The Art Gallery held an opening reception for Jennifer King’s exhibition titled “Home on Native Land” on Oct.17 about her experiences as a displaced First Nations woman born in Saskatchewan, Canada.
The exhibition included five different series focused on different aspects of King’s life, from being placed into the foster care system to reconnecting with her indigenous side.
“This work here tells a little bit of the story of the frustration of not being in charge of your own destiny, but the determination to be hopeful and happy anyways,” King said.
King’s Nature series depicted different parts of the ecological aspect of the land, using acrylic and oil on canvas to paint the rivers and plants.
The Cedar series represented the presence of cedar trees on Vancouver Island, where she used birch plywood from floor paneling coated in a plastic veneer to appear like cedar wood.
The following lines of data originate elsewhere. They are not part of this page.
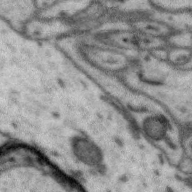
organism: Zebra finch
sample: Brain
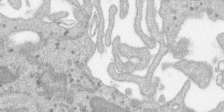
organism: Human
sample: Lung epithelial cells infected with SARS-CoV-2
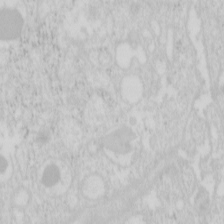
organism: Mouse
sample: Pancreas
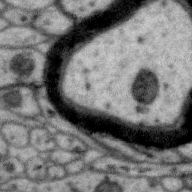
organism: Zebra finch
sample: Brain
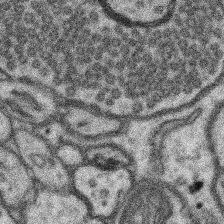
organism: Mouse
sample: Somatosensory cortex neuropil
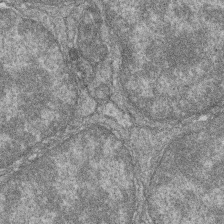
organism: Zebrafish
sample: Cilia; retinal pigment epithelium
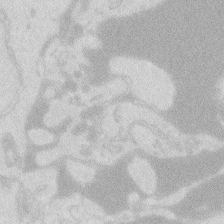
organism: Zebrafish
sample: Macrophage
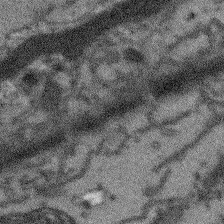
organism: Arabidopsis thaliana
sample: Root tip
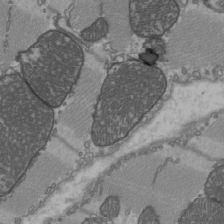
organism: C57BL Mouse
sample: Heart
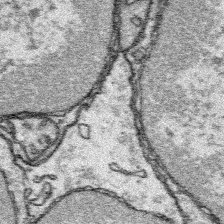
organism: Platynereis dumerilii
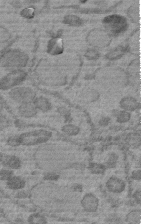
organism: C. elegans
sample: C. elegans embryo early stage
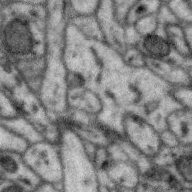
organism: Zebra finch
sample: Brain
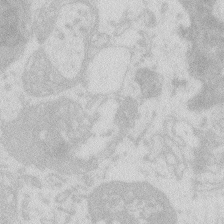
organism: Zebrafish
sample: Macrophage
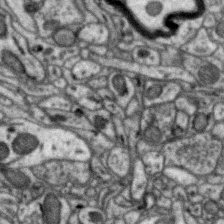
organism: Zebra finch
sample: Brain
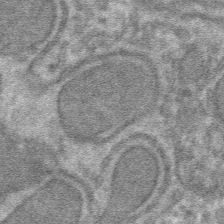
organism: Mouse
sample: Mouse hepatocytes
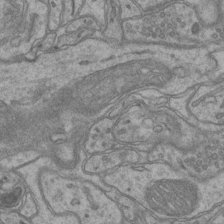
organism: Mouse
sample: CA1 Hippocampus
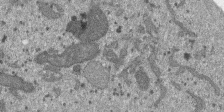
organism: Human
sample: Lung epithelial cells infected with SARS-CoV-2
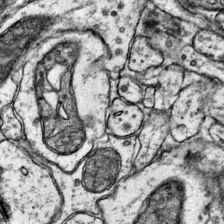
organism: Mouse
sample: Primary visual cortex
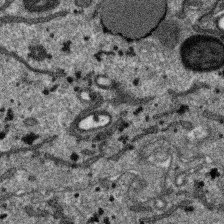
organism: Human
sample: Lung epithelial cells infected with SARS-CoV-2
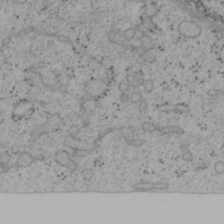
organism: Human
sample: HeLa cells
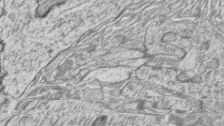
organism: Zebrafish
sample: synaptic ribbons in rod cells and cone cells
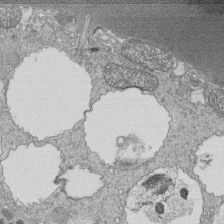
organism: Tetrahymena
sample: Cilia in tetrahymena
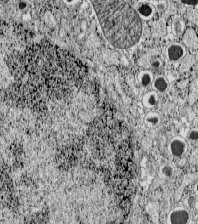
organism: C57BL Mouse
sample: Pancreatic islet
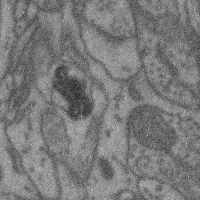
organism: Mouse
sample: Cerebral cortex
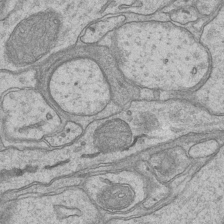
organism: Mouse
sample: CA1 Hippocampus
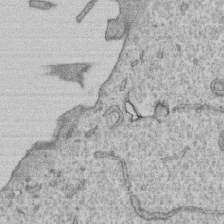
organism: Human
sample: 1205lu cells
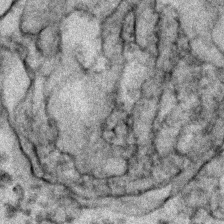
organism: Zebrafish
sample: Zebrafish embryo
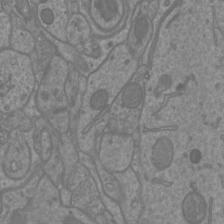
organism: Mouse
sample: Cortical neurons

She then would stain the wood and use acrylic to paint totem poles on some pieces.
The Assemblages series used copper, iron rust, plastic, wax and natural dyes to symbolize corruption in wealth, power and institutions.
King said her artwork gave her an opportunity to look at the ecological effects in Canada that First Nations people have to face, including the indigenous women that go missing and are murdered, which she tributes in her Assemblages series.
“It’s such a powerful exhibition and what she’s been through and the work she creates is heavy,” art department chair Robin Johnson said. “I think that it does still resonate with many of us in different ways.”
The Luggage series depicts King’s experience of being taken from her home with her grandparents on the reservation and being placed in a white family through the foster care system. For one of the pieces, she painted herself as a young girl on wood with acrylic paint.
“As a passing white person, I think that maybe I have lived with privileges that make me blend in and almost disappear in white culture,” King said. “But I sure stand out on the reservation, so I don’t belong anywhere.”
King’s “A Seat at the Table” piece can be seen at the entrance of the gallery right under the exhibition’s title wall. Numerous deconstructed chairs lay in a pile, representing the loss of ownership of a home.
King said she started her art journey in 2011, inspired by a course she took in graduate school that challenged her to look into herself.
“What this work does is, I took a few years to really examine the impact that it had on me personally, and then I went a little further and I examined the impact that it had on my tribe and then on other tribes around me,” King said.
King said she brought her artwork from Canada to Cosumnes River College in a U-Haul about a week before the opening reception with her husband designing custom boxes for each art piece to prevent damage while traveling.
Art Gallery assistant Jenelle Arriaga, 21-year-old studio arts major, said they put together the exhibition in about a week with a lot of math involved.
“We have to measure the height of the walls, the height and width of the paintings. It’s a lot of physical and a lot of mental stuff we have to do,” Arriaga said.
Johnson said the exhibitions are planned a year or two in advance with 30 to 40 hours’ worth of work going into each one. Johnson said she was happy to put on this exhibition since she originally knew King from the Sacramento area.
“We all have different cultures, different languages, but we’re experiencing a very similar thing. So, the question is: Why?” King said.
The exhibition is open until Nov. 17 in CRC’s Art Gallery from Tuesdays to Thursdays from noon to 4 p.m., or by appointment.